I arrived at the Universtiy of Michigan on Sunday and got settled into the dorm with little difficulty. On Monday I got the last of the paperwork stuff taken care of and met with my Mentor Ewdard Olson.There are two other undergraduates here for the summer as well, and we all went to lunch to discuss what we would be interested in working on for the summer. I was chose to work on the adhoc network the robots used to communicate becuase mulit-robot systems has been something I have been interested in for some time and this seemed like a great oppurtunity to dive into thes subject! Ryan , one of the other undergrads working in the lab decided to work on this problem as well The rest of the week was spent familiarizing myself with the lab and network programming in C. The latter was particularly dubious becuase I had not programmed in C since my sophmore year!By Friday we had two laptops communication via a simple peer-to-peer c program over their own adhoc network
Started this week by writing and testing our own flooding and forwarding protocol. We tested it with 3 laptops, A,B, and C. the goal wast to get a message from laptop A to C when A and C are out of range of eachother via B. We placed laptop A on oneside of the building and laptop C on the other and had laptop B directly between them. The test was a sucess and we moved on to analyzing the throughput of different methods of transmitting, mainly broadcast vs unicast.We ran into issues with getting any useble data because we have so few nodes in our system, and both methods seemed to work equally well in terms of stress on the network. However, we did find that signifigantly more packets were lost lost using broadcast than were lost using unicast.
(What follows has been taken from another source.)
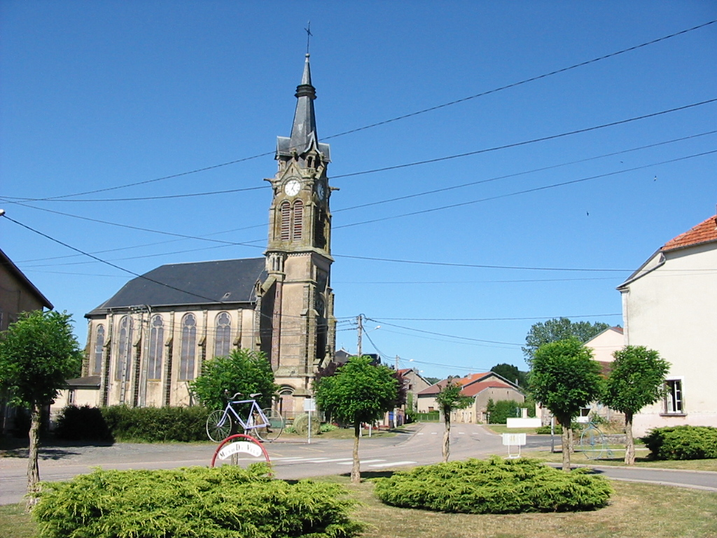 Fenneviller Commune du canton de Badonviller Photo personnelle du 17 juillet 2006. Copyright © Christian Amet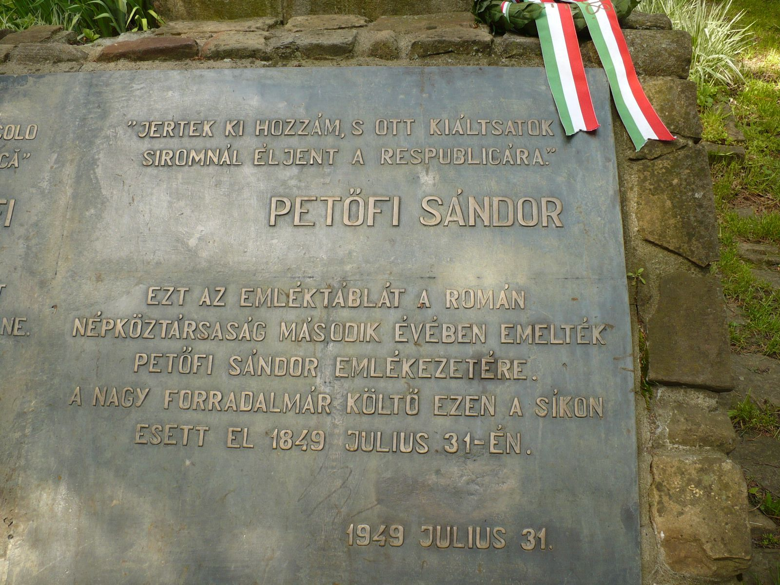 A segesvári csata emlékére emelt obeliszk emléktáblájának magyar nyelvű fele.

This week I worked on finding out whether broadcast or unicast signals put more strain on a networks bandwidth. Professor Olson suggested this as a good place to start in order for me to be able to show a clear motivation for my research. I used NS-2 for my early experiments but had to abandon this approach because, while NS-2 is great for most aspects of wireless networks, its implementation of broadcast made it hard to discern any impact on the overall network. My real world experiment showed that bandwidth consumption was related more to the total number of signals sent rather than the method they were sent in. For example, if you wanted to send a message to four computers, unicasting to each of them would put more strain on the network than a single broadcast message. This relates to the routing protocol that the robots use to communicate because they use a flooding route request. That means that every node that hasn't seen the request before rebroadcasts the request. The question now becomes can we implement a system that can utilize unicast when the network topography indicates that broadcast would result in a higher total number of requests sent, most of which are unnecessary.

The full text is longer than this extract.